======== RAW DATA ========

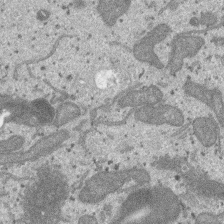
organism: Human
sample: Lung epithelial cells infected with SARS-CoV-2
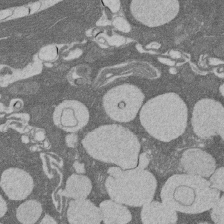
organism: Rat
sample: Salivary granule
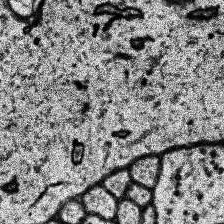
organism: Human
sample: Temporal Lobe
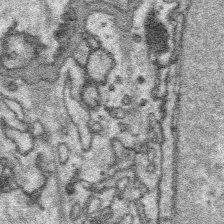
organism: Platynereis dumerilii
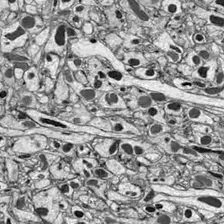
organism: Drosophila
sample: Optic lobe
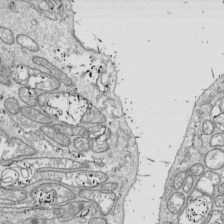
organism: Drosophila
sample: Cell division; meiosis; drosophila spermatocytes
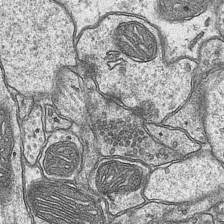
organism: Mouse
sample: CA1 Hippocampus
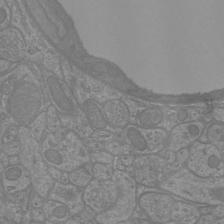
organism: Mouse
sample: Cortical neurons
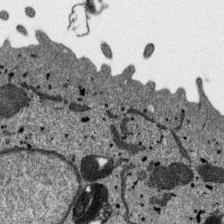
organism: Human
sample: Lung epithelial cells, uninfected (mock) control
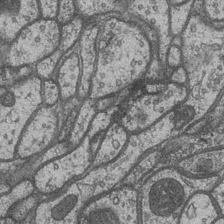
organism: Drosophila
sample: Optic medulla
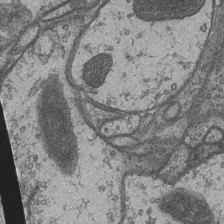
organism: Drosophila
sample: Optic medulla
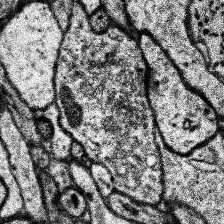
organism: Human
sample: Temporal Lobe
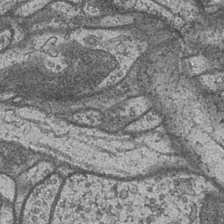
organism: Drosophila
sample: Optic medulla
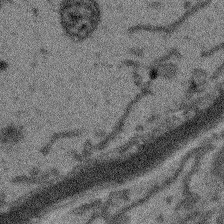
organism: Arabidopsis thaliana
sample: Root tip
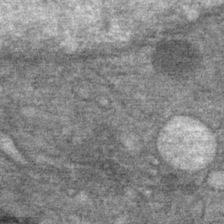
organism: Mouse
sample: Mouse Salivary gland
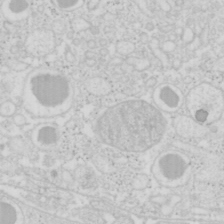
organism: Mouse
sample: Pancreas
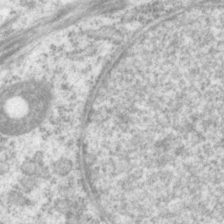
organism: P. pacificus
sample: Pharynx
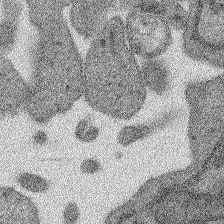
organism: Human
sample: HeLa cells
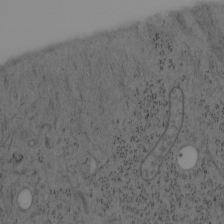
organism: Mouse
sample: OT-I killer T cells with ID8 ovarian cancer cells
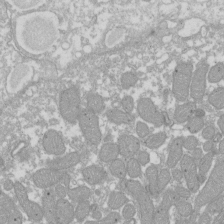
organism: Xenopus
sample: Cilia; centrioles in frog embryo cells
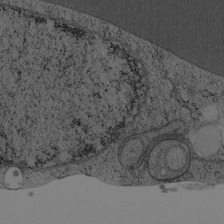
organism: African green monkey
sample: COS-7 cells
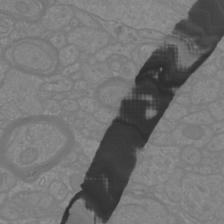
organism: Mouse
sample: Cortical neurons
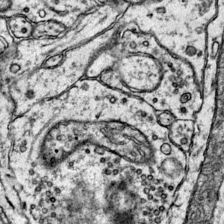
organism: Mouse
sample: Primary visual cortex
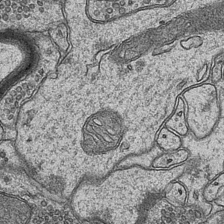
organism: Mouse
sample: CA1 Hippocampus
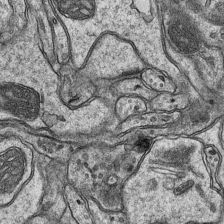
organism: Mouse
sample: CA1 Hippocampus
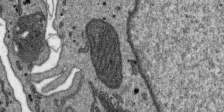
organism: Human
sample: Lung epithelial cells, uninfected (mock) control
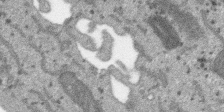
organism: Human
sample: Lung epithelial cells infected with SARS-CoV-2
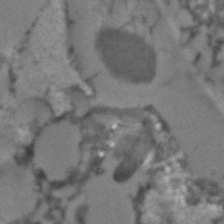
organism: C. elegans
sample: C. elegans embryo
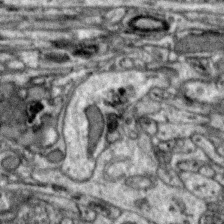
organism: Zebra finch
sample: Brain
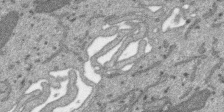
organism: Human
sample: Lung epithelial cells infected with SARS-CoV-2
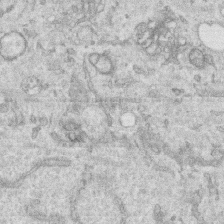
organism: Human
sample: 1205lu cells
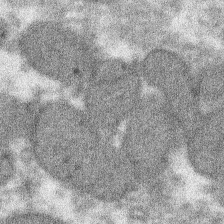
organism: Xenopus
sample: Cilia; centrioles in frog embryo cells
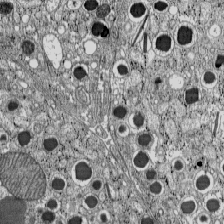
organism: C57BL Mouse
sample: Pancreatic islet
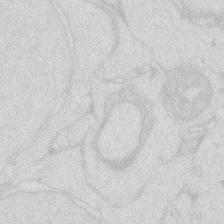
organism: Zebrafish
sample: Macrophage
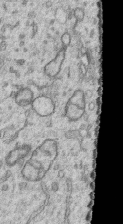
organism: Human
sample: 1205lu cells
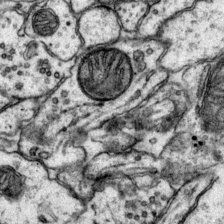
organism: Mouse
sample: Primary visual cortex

========

= TASK OBJECTIVE =
Return every entry unchanged and skip the pictures.

= TASK RESULT =
organism: Human
sample: Lung epithelial cells infected with SARS-CoV-2
organism: Rat
sample: Salivary granule
organism: Human
sample: Temporal Lobe
organism: Platynereis dumerilii
organism: Drosophila
sample: Optic lobe
organism: Drosophila
sample: Cell division; meiosis; drosophila spermatocytes
organism: Mouse
sample: CA1 Hippocampus
organism: Mouse
sample: Cortical neurons
organism: Human
sample: Lung epithelial cells, uninfected (mock) control
organism: Drosophila
sample: Optic medulla
organism: Drosophila
sample: Optic medulla
organism: Human
sample: Temporal Lobe
organism: Drosophila
sample: Optic medulla
organism: Arabidopsis thaliana
sample: Root tip
organism: Mouse
sample: Mouse Salivary gland
organism: Mouse
sample: Pancreas
organism: P. pacificus
sample: Pharynx
organism: Human
sample: HeLa cells
organism: Mouse
sample: OT-I killer T cells with ID8 ovarian cancer cells
organism: Xenopus
sample: Cilia; centrioles in frog embryo cells
organism: African green monkey
sample: COS-7 cells
organism: Mouse
sample: Cortical neurons
organism: Mouse
sample: Primary visual cortex
organism: Mouse
sample: CA1 Hippocampus
organism: Mouse
sample: CA1 Hippocampus
organism: Human
sample: Lung epithelial cells, uninfected (mock) control
organism: Human
sample: Lung epithelial cells infected with SARS-CoV-2
organism: C. elegans
sample: C. elegans embryo
organism: Zebra finch
sample: Brain
organism: Human
sample: Lung epithelial cells infected with SARS-CoV-2
organism: Human
sample: 1205lu cells
organism: Xenopus
sample: Cilia; centrioles in frog embryo cells
organism: C57BL Mouse
sample: Pancreatic islet
organism: Zebrafish
sample: Macrophage
organism: Human
sample: 1205lu cells
organism: Mouse
sample: Primary visual cortex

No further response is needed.